Your sample perhaps can use some wiki-escaping.

And the same kind of processing can apply. We can fancy it up to ignore tags between TD and "intertext" (dummy tag) without significant re-work (using original HTML example).

{That might work until you see: "<td>Price:</td><td>  19.99</td>", at which point the spaces between the tags become 'intertext' (though perhaps not in HTML - at least in XML you can't generically dismiss spacing as insignificant). Patchwork solutions to pattern-matching problems usually give patchwork results, be they at the token level OR the raw text level. My own observation (after working with languages) is that, beyond the Chomsky Hierarchy, it is not a meaningfully 'easier' problem to match at the character level vs. the token or structure level. (I.e. any lex problem can be solved just as readily by yacc.)}

I don't think it is realistic to try to work around every possible future change. If they stick nbsp's or whatnot in there, then it breaks and we adjust it. (We may want to validate the items we extract to better catch any changes.) They might even go away from HTML tables, and bust it that way. It's one of those issues of how far to go with the YagNi rule of thumb. I generally fall into the middle of the road with regard to YagNi.
- Note: A general-purpose xml/html markup parser could perhaps have an option to convert character espaces such as nbsp's into ascii equivalents or a substition character of our chosing, such as "?" if there is no translation.
- {I'm curious as to your reasoning... a general-purpose xml markup parser should handle unicode easily enough. I wouldn't think it an issue. Any reasonable database could translate/store in utf-8 if necessary. And I'd also expect that ' ' (and family) and '&#<codepoint>;' and '&#x<hex-codepoint>;' would all be translated properly into the associated characters. I guess I consider it a non-issue. Spaces are part of the 'intertext', which is all that is relevant in the discussion above.}
{I don't think it is realistic to pretend that you won't have various 'inconsistencies' even in existing pages, with a lot of variables going into how line-items are displayed. And I'd hate to see the monster of a query you're planning to construct to solve this problem. So long as you're dealing with simplistic patterns, it will be much easier to simply write a simple RegExp to extract it. If you start dealing with complex patterns, it will also be simpler (and far more maintainable) to write a complex grammar (yacc-style) to extract it. I've written enough parsers by hand to know this.}
Why do you keep claiming it would be a lot of coding compared to your alternative? Repeating that vacuous claim over and over and over and over does NOT make it true. I suppose I am going to have to show an actual example to put this to rest. But not today...
{I keep claiming it because it IS true, not to "make it true". I expand on the 'why' it is true further down on the page (PageAnchor: Why Grammars?).}

In fact, in table form that is easier to do than with regular expressions. Starting out with regular expressions creates a DiscontinuitySpike because reg-ex is either not sophisticated enough, or more work than using tables when dealing with tag-per-tag context. Reg-ex deals at the character levels, not atomized tags and attributes. That is because in tablized form, it is already a higher abstraction than what reg-ex would be looking at.
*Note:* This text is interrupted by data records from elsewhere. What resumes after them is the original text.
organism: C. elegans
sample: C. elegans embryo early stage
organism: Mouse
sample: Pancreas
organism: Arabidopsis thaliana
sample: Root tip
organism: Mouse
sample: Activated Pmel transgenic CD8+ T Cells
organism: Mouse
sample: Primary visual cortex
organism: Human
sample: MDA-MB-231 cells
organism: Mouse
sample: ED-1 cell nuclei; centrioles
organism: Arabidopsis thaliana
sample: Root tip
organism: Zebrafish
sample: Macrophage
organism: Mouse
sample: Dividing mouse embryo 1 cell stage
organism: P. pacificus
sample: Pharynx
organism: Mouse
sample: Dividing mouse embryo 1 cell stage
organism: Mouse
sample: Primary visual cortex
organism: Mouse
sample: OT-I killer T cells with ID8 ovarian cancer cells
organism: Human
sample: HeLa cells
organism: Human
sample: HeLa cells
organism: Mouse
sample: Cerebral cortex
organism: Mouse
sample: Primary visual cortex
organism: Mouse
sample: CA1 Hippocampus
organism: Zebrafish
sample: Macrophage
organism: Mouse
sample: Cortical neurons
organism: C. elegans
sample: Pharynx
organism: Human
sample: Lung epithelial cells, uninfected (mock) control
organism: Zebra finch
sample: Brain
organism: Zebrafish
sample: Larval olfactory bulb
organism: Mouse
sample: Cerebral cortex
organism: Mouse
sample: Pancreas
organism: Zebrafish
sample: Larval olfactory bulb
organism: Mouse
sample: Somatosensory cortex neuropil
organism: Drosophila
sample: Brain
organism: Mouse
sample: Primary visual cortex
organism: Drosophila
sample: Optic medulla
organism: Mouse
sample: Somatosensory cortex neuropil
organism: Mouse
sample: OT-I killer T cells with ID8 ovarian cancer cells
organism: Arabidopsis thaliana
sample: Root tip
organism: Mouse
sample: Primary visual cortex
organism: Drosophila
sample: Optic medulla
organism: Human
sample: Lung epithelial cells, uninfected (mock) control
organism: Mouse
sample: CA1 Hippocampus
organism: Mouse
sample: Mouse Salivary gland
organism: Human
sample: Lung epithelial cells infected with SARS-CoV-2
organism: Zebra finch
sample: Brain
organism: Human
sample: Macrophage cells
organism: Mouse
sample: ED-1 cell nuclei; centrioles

{You seem to be arguing that regular expressions are more work because they are more work in a rather circular manner. Are you ready to establish that pattern-matching problems over raw text are meaningfully more difficult than pattern-matching problems over tokenized text that just happens to be stored in a table?}

Tokenizing stuff into a structure that is representationally equivalent to the original (within reason) is generally more usable than parsing raw text. Always easier? I won't commit to that.
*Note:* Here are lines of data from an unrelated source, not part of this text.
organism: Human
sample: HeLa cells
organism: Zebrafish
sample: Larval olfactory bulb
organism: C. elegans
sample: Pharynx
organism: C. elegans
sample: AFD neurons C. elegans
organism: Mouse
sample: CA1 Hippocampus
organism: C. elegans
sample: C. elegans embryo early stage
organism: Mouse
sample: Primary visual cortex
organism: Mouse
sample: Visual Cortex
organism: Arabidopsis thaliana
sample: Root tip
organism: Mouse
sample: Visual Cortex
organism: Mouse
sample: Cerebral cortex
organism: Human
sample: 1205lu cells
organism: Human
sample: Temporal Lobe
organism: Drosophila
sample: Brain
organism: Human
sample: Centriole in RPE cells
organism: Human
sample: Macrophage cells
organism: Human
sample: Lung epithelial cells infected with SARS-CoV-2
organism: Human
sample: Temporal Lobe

We get tag info, attribute info, and position info readily on hand. We can search, sort, and calculate on any of these with the ease of a query language (and basic app-language loops and IF's). Reg-ex makes a lack-luster query language. It is not powerful/concise enough on the token level. (Related: GrepVsDatabase)

{The conciseness of RegExp depends on how you choose to construct and represent them. They can be pretty darn concise if you use a constructive approach with sub-RegExps?, so you aren't, for example, constantly rewriting the 'extract-number' stuff.}

Reg-ex as commonly used is very non-mnemonic. Non-cryptic replacements are going to be more verbose than using a query language. The more complex stuff you do with it, the more cryptic one's code is. And one is still dealing at the character level of abstraction instead of the token level. I'm isolating concerns.
{I disagree with your assertion; if you build reg-ex's up like small grammars, they can be quite readable and memorable. Writing one big-arse reg-ex won't be any more cryptic than writing one big-arse procedure to do all your pattern-matching. To the contrary, grammars in general are much easier to read, write, and maintain than queries to extract patterns among tokens. And I'm saying that, for pattern-matching at least, dealing at the character-level of abstraction is not fundamentally more difficult than the token-level. You aren't saving much by working with the tokens.}

{That aside, what you desire to query when ProcessingMarkupLanguages is the data IN the file, not data ABOUT the file. This difference is fundamental. Unless your goal is to index or annotate the source, you really need to extract meaning from the file before you have anything worth querying. Arguing that a reg-ex is a lack-luster query language is pointless before establishing the need for one. Creating an artificial need for queries by forcing the representation of the file into a table doesn't count - doing so is a fine example of GoldPlating.}

The net cost of labor is not more {I'd agree this is true for getting stuff into the table. Getting useful stuff back out, though... have you verified this claim?}
I am dealing on the token level instead of the character level {Which doesn't help as much as you seem to think it should.}
I don't run into as many DiscontinuitySpikes if I need more complex processing {DemandForEvidence.}
Not dealing with the cryptic nature of reg-ex that looks like a toddler got his hands all over the top row of the keyboard. {That's only one representation of reg-ex's.}
I have ready random-access to any part of the structure, not forward-only iterators {Which doesn't help as much as you seem to think it would. In XML, for example, you don't know the meaning of the inner structure without first visiting the encapsulating structure.}
It's already saved, or easily saved, so I don't have to worry about persistent issues. {This wasn't an issue in the first place. The markup document, in its raw form, is already saved or easily saved.}
I have use of off-the-shelf data/query browsers to study, filter, sort, and print the structure. {To what end?}
Etc. on the features listed in DatabaseDefinition.
Maybe it is GoldPlating, because I can use off-the-shelf gold plates. I don't have to do the gold-plating myself. (Joseph Smith wishes he had it so easy.) Keep in mind that I tend to use DB's for apps anyhow, so any overhead of using a DB engine is already paid for.
{Let me put it this way: even if my language-of-choice had nimble tables and orthogonal persistence et al, I would still consider them the wrong tool for the job. They might be usable as a hack if my language of choice lacks support for pattern-matching grammars, but they are clearly a hack. Writing convoluted queries to extract patterns that represent useful information is neither more natural nor more maintainable than writing convoluted procedural code to do the same. If your query language could handle complex patterns across table-rows, I might think differently.}
Where's your Convolut-A-Meter? I want to see the needle reading.
{Give me that stupid Simplicity-Meter you use when you're announcing your grand plans to bring KISS to the masses, and I'll turn it upside down and give it back to you.}
Sounds like another null-versus-null evidence debate.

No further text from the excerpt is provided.